We turn to defendant’s second assignment of error. Defendant contends that the trial court erred when it refused to redact from her release agreement that she had been charged with harassment and menacing misdemeanors before admitting the agreement into evidence. She contends that that information was irrelevant and more unfairly prejudicial than probative. Whether evidence is relevant is a legal question. State v. Serrano, 355 Or 172, 191, 324 P3d 1274 (2014), cert den, 135 S Ct 2861 (2015). A trial court’s decision to admit evidence over an objection that the evidence is unfairly prejudicial is reviewed for abuse of discretion. Id. at 192.

Defendant contends that, because her judicial admission established that she had been charged with misdemeanors, the evidence that she had been charged with *173menacing and harassment misdemeanors was irrelevant. See State v. Hess, 342 Or 647, 661, 159 P3d 309 (2007) (“ [D]efendant’s judicial admission to his prior convictions established completely the existence of the prior convictions as a factual-and legal matter and relieved the state of its burden to prove their existence during trial”). Defendant also argues that the trial court abused its discretion because it failed to consider the prejudicial effect of the evidence. The state responds that “this court need not reach defendant’s argument, because any error in admitting the [identity] of the underlying charges [was] harmless.” We agree with the state. See State v. Davis, 336 Or 19, 32, 77 P3d 1111 (2003) (evidentiary error is not reversible if there is “little likelihood that the error affected the verdict”); OEC 103(1) (evi-dentiary error not reversible “unless a substantial right of the party is affected”).

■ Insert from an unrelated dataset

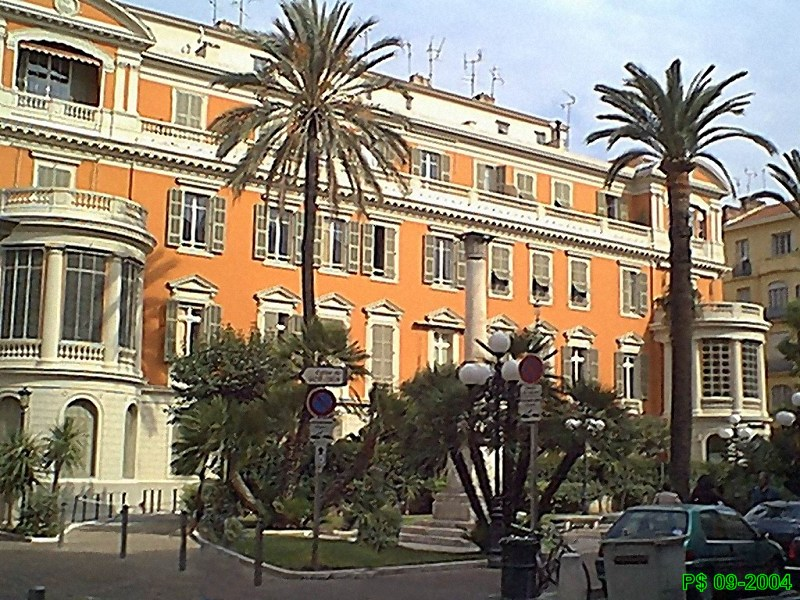 Palais Marie-Christine. 20 Rue de France. Direction NE.

Here, even if the trial court erred in refusing to redact from her release agreement that defendant had been charged with menacing and harassment, there was little likelihood that the identity of the misdemeanor charges affected the verdict. At trial, the parties focused on whether defendant had been released from custody or a correctional facility as required by ORS 162.195. The identity of the underlying charges—menacing and harassment—was unrelated to the question whether defendant had been released from custody or a correctional facility. See State v. Marquez-Vela, 266 Or App 738, 746, 338 P3d 813 (2014) (if an eviden-tiary error “relates to a central factual issue in the case, rather than to a tangential issue,” it is more likely to have affected the jury’s verdict). Thus, information about those charges would not have influenced the jury’s determination of whether the state had proved that element of the crime of failure to appear.

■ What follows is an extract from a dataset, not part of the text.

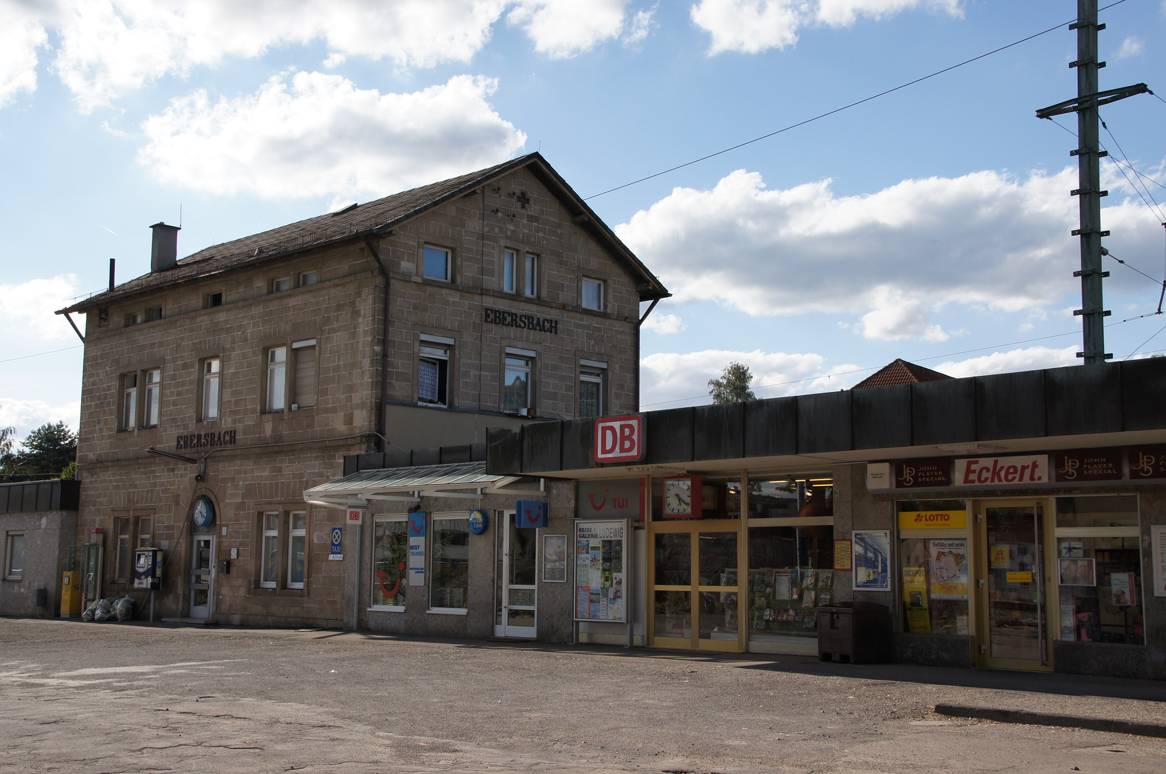 Empfangsgebäude Ebersbach (Fils)

Moreover, nothing in the record suggests that the state tried to use the nature of the charges as propensity evidence; indeed, menacing and harassment are not so inflammatory that identifying those charges is more prejudicial than informing the jury that defendant was charged with unspecified misdemeanors. Here, viewing the totality of the evidence presented to the jury in light of the specific *174misdemeanor charges, it is unlikely that the jury’s verdict was affected by the presentation of evidence that defendant had been charged with menacing and harassment misdemeanors. Cf. State v. Parker, 285 Or App 777, 787, 398 P3d 437 (2017) (concluding that it was error for the trial court to admit evidence of the name of the defendant’s crime of conviction because that evidence “was devoid of any probative value and was unfairly prejudicial”).

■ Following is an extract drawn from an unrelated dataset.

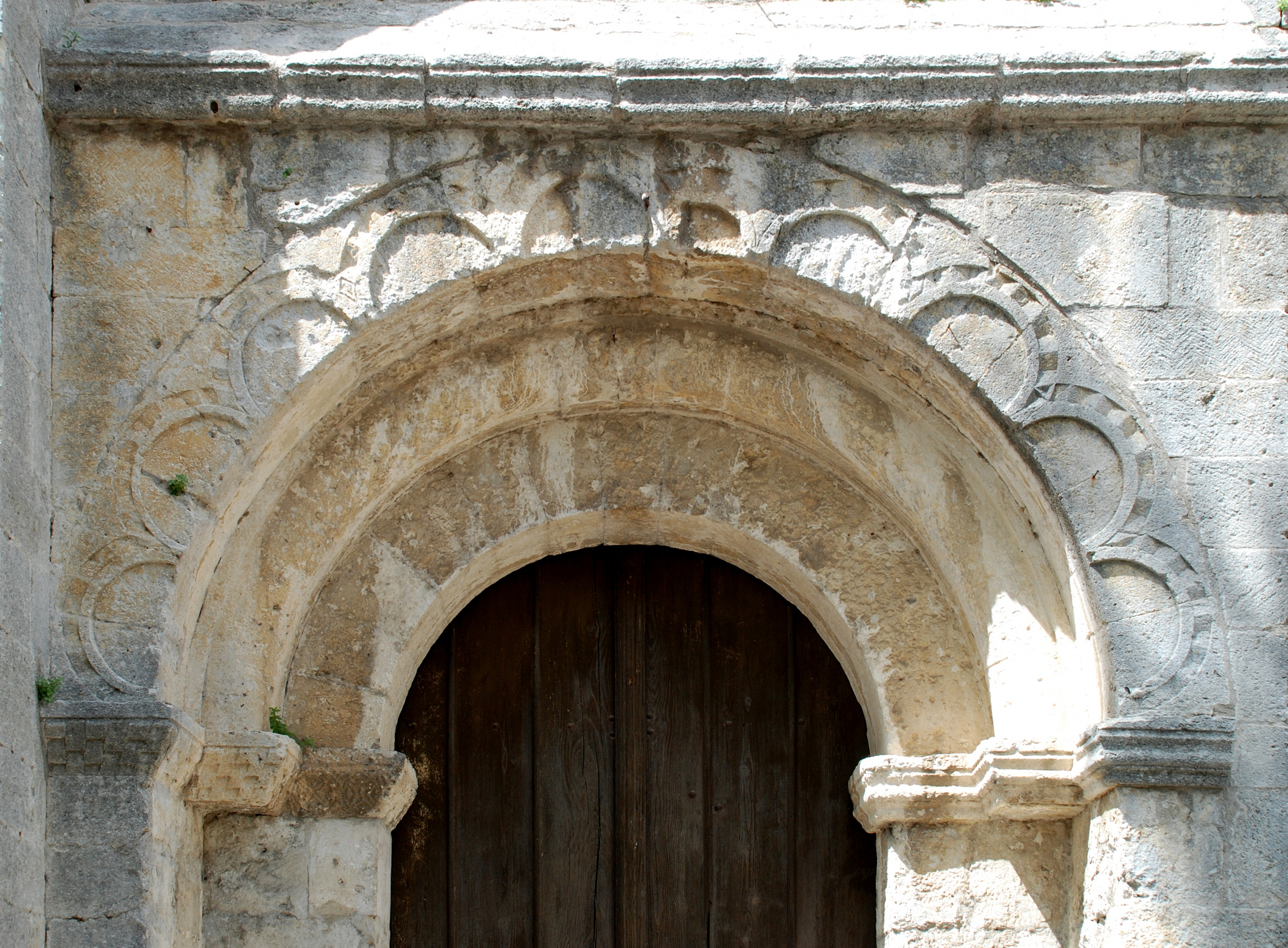 France - Provence - Boulbon - Saint-Marcellin

In sum, we conclude that there is sufficient evidence that defendant was released from “custody or a correctional facility” within the meaning of ORS 162.195. Thus, the trial court did not err when it denied defendant’s motion for judgment of acquittal. We also conclude that, even if the trial court erred when it admitted evidence that defendant had been charged with menacing and harassment, that error had little likelihood of affecting the verdict.

Affirmed.

The defendant in Ford was charged with first-degree failure to appear, ORS 162.205. That statute uses the same wording as ORS 162.195 that is at issue in this case.